At train time, the KL divergence term drives $Q(z=\mu(X)+\epsilon \times\Sigma(X) | X)$ toward $N(0,I)$, where $\epsilon\sim N(0,I)$. It can't drive $Q(z|X)$ to exactly $N(0,I)$ because the reconstruction loss of the encoder/decoder pair would explode (the $Q(z|X)$ network would destroy all information about $X$).
Therefore when we run the system at "generator time" using only the decoder and sampling $z$ from $N(0,I)$, won't this poorly represent the training set because $Q(z|X)$ over the training set is too different from $N(0,I)$? For example $Q(z|X)$ might look like $N(0,2\times I)$, or it might even have some nonlinear hard-to-sample shape.

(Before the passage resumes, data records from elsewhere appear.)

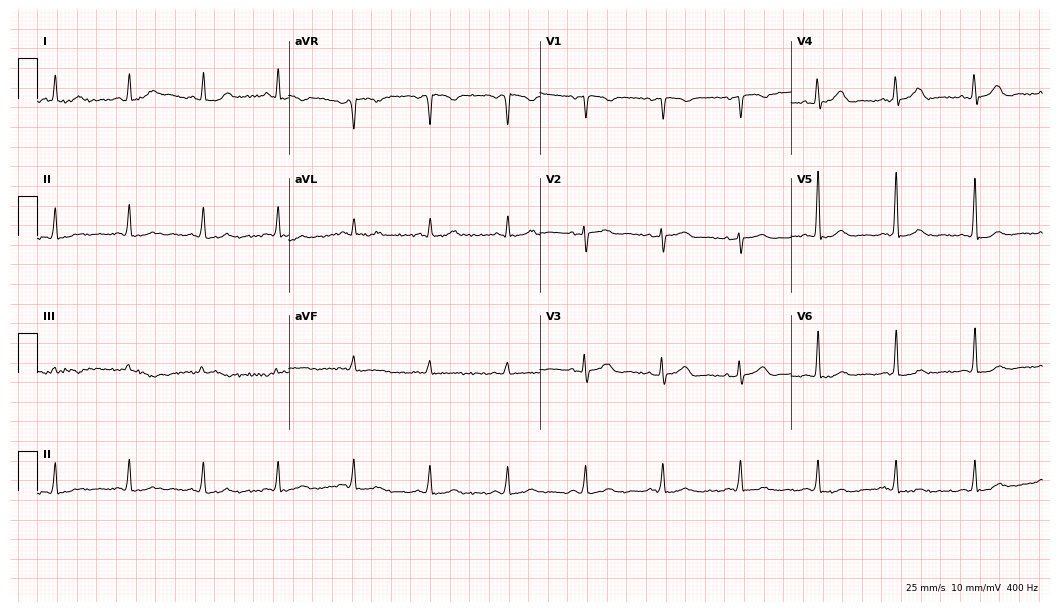
Standard 12-lead ECG recorded from a 50-year-old female. Read as a normal ECG.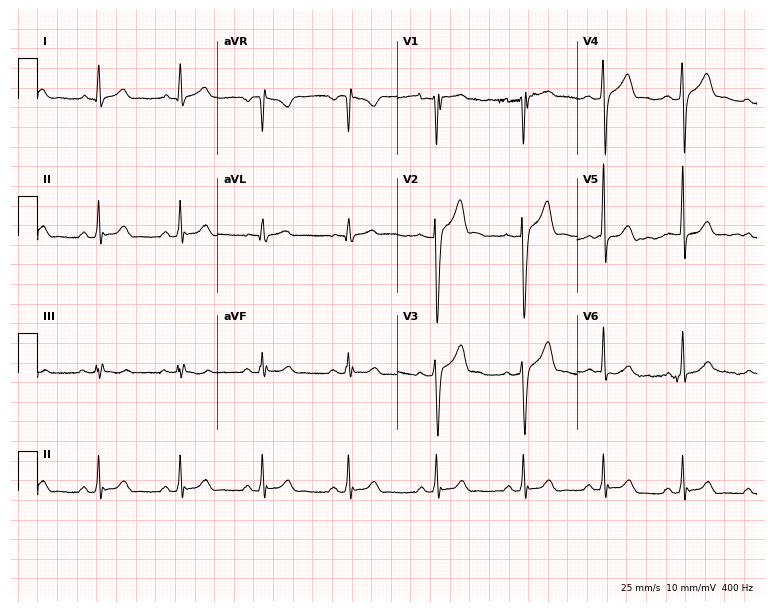
12-lead ECG (7.3-second recording at 400 Hz) from a 27-year-old man. Labelled as a normal ECG.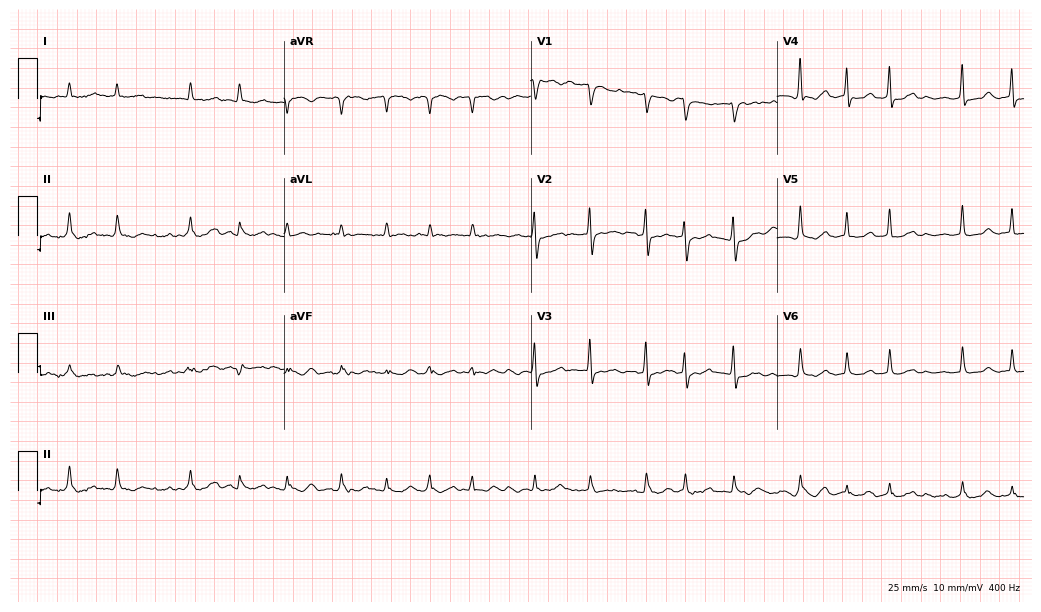
12-lead ECG from a woman, 66 years old. Shows atrial fibrillation.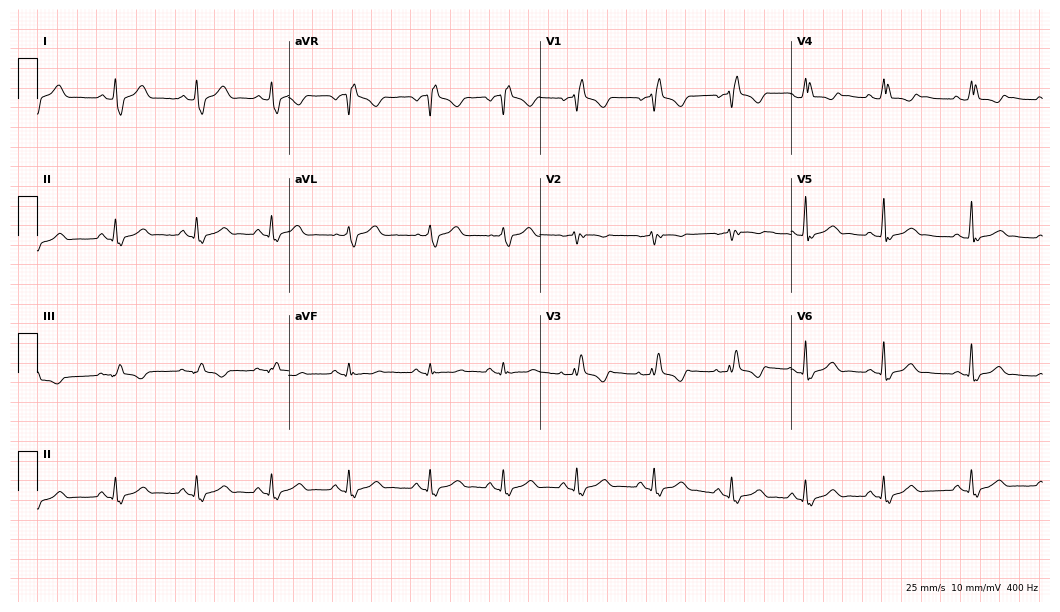
Standard 12-lead ECG recorded from a woman, 37 years old. The tracing shows right bundle branch block.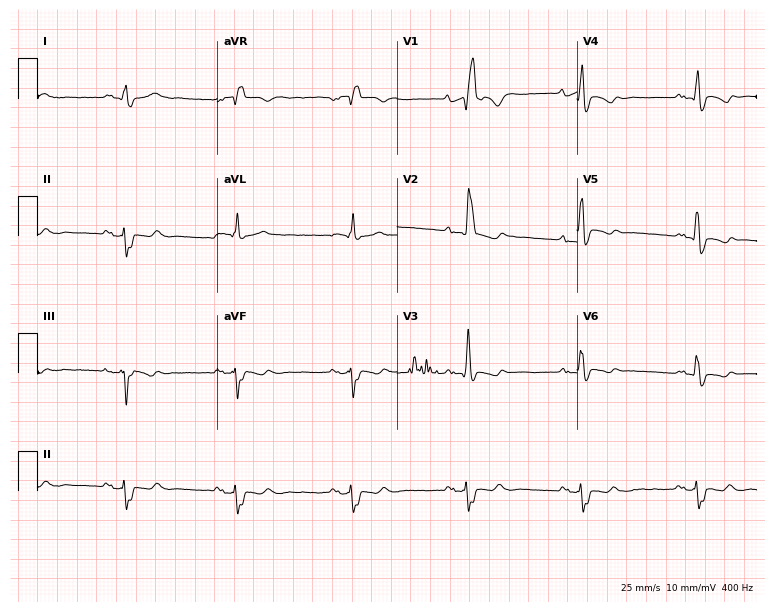
12-lead ECG from a 53-year-old male. Shows right bundle branch block (RBBB).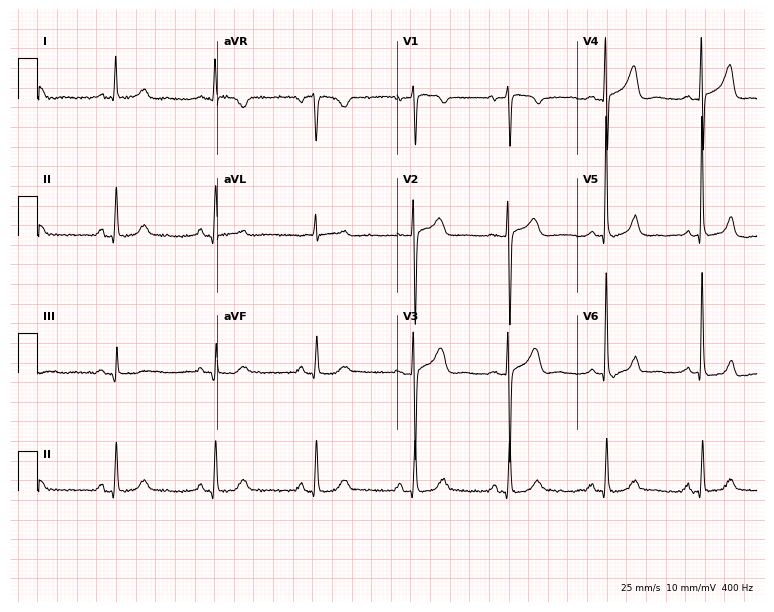
Resting 12-lead electrocardiogram. Patient: a female, 69 years old. None of these six findings is recorded: first-degree AV block, right bundle branch block, left bundle branch block, sinus bradycardia, atrial fibrillation, sinus tachycardia. Other findings, if any, are not listed.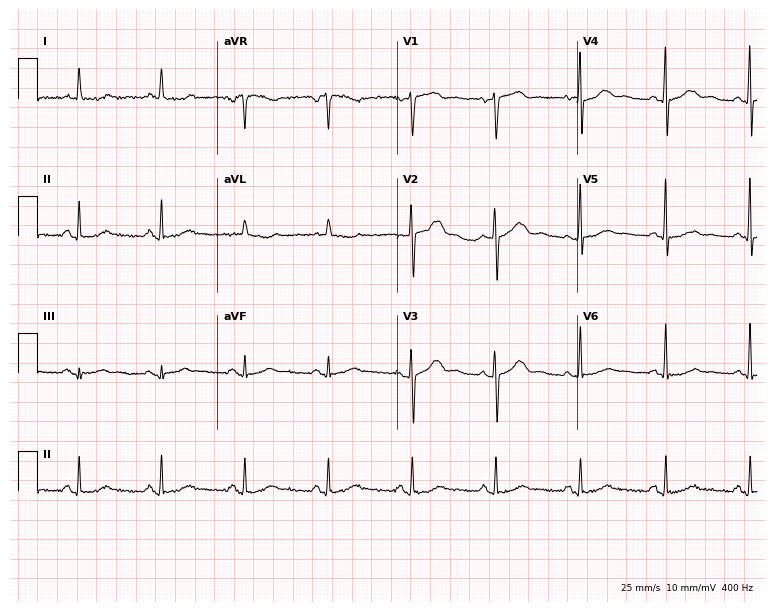
Electrocardiogram, a woman, 74 years old. Of the six screened findings (first-degree AV block, right bundle branch block (RBBB), left bundle branch block (LBBB), sinus bradycardia, atrial fibrillation (AF), sinus tachycardia), none is recorded.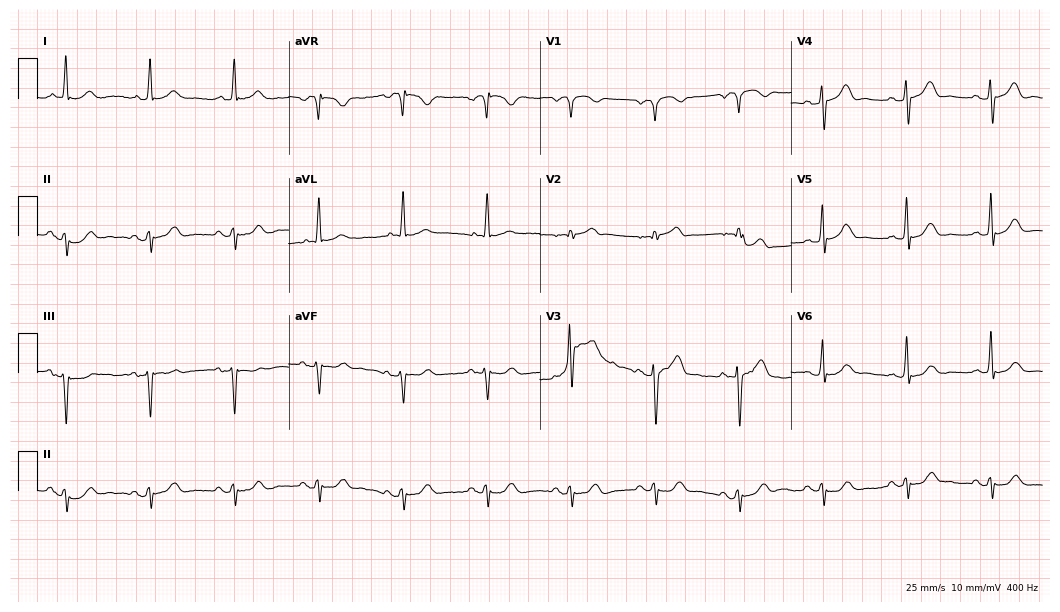
Standard 12-lead ECG recorded from a man, 78 years old. None of these six findings is recorded: first-degree AV block, right bundle branch block, left bundle branch block, sinus bradycardia, atrial fibrillation, sinus tachycardia.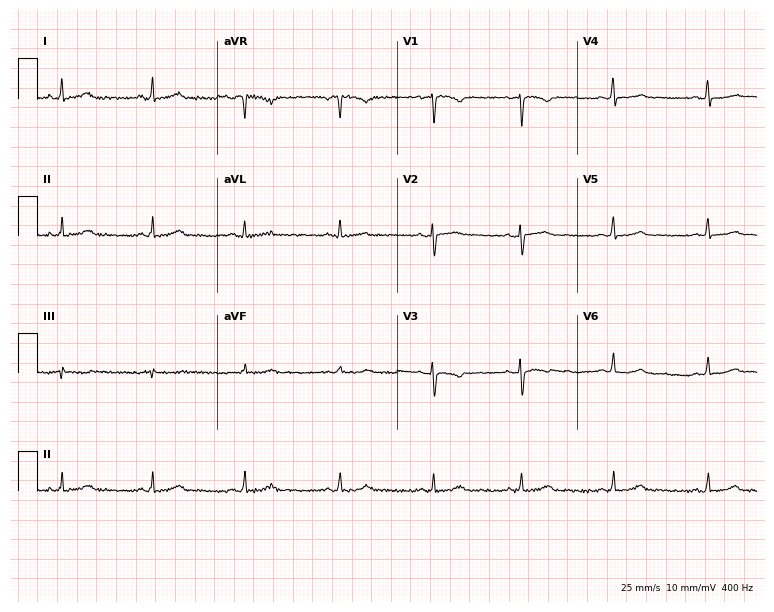
12-lead ECG from a 33-year-old female patient. Labelled as a normal ECG.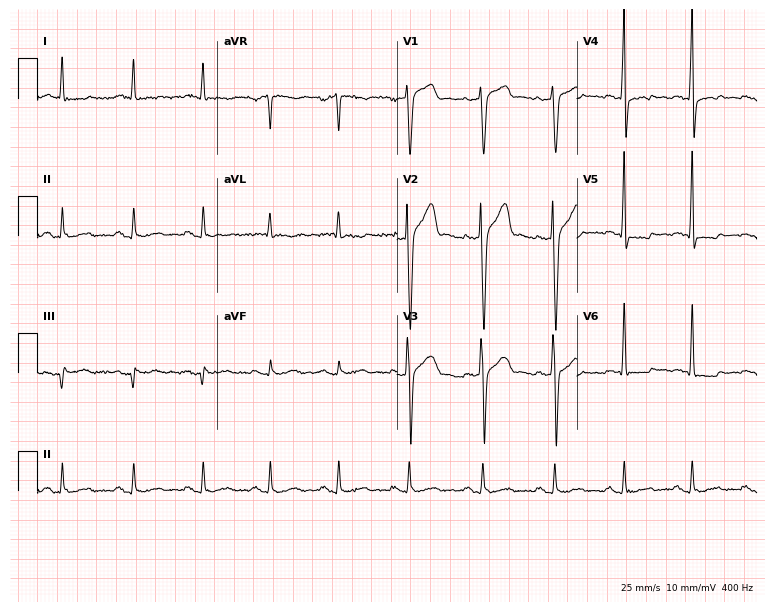
Resting 12-lead electrocardiogram (7.3-second recording at 400 Hz). Patient: a male, 37 years old. None of these six findings is recorded: first-degree AV block, right bundle branch block, left bundle branch block, sinus bradycardia, atrial fibrillation, sinus tachycardia. Only these six findings were labelled.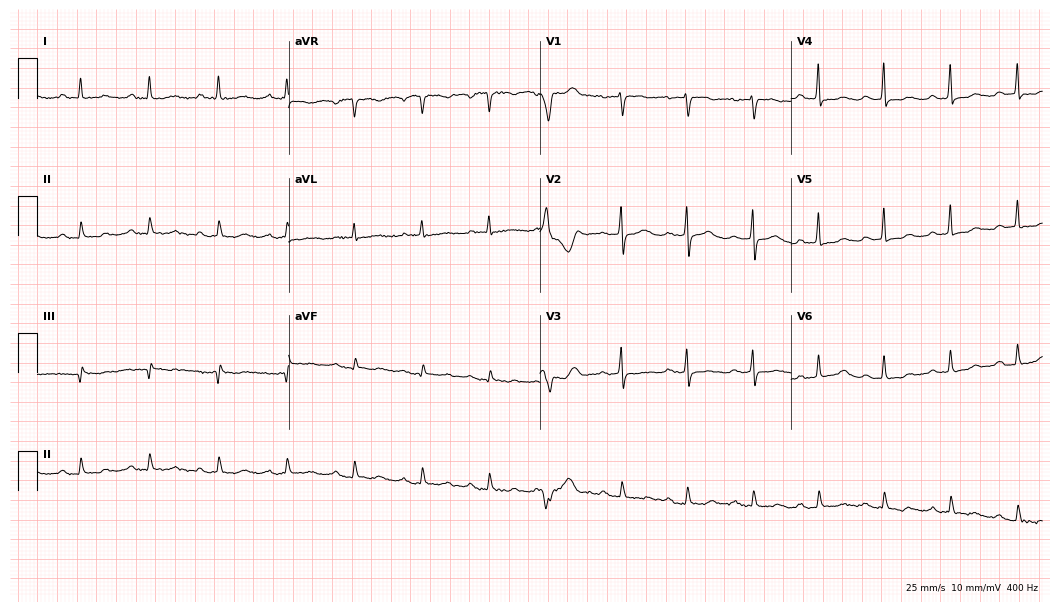
12-lead ECG from a 71-year-old woman (10.2-second recording at 400 Hz). No first-degree AV block, right bundle branch block, left bundle branch block, sinus bradycardia, atrial fibrillation or sinus tachycardia recorded for this tracing. Only these six findings were labelled.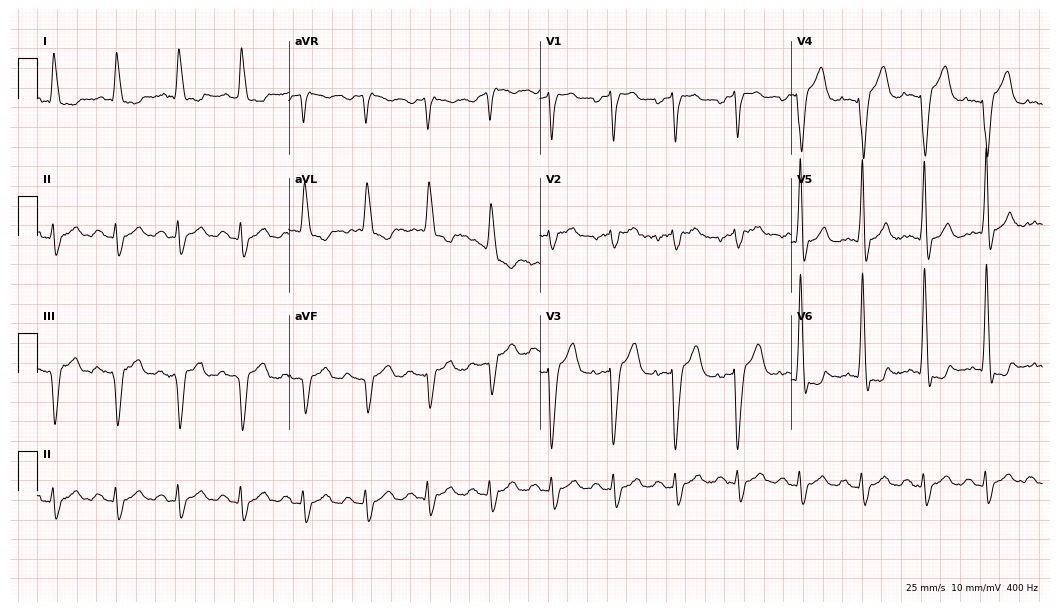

edit1: To clarify and ask a more well defined question: If the distribution of Q(z|X) is significantly different from N(0,I), why do we sample from N(0,I) when generating samples? Won't this yield samples that poorly represent the training set?
edit2: Even more clarification. This image shows the 10 MNIST digits mapped into a 2D latent space. You can see it does not match $\mathcal{N}(0,I)$. This image is based on 2 latent dimensions and 2 hidden layer encoder, each with 500 nodes.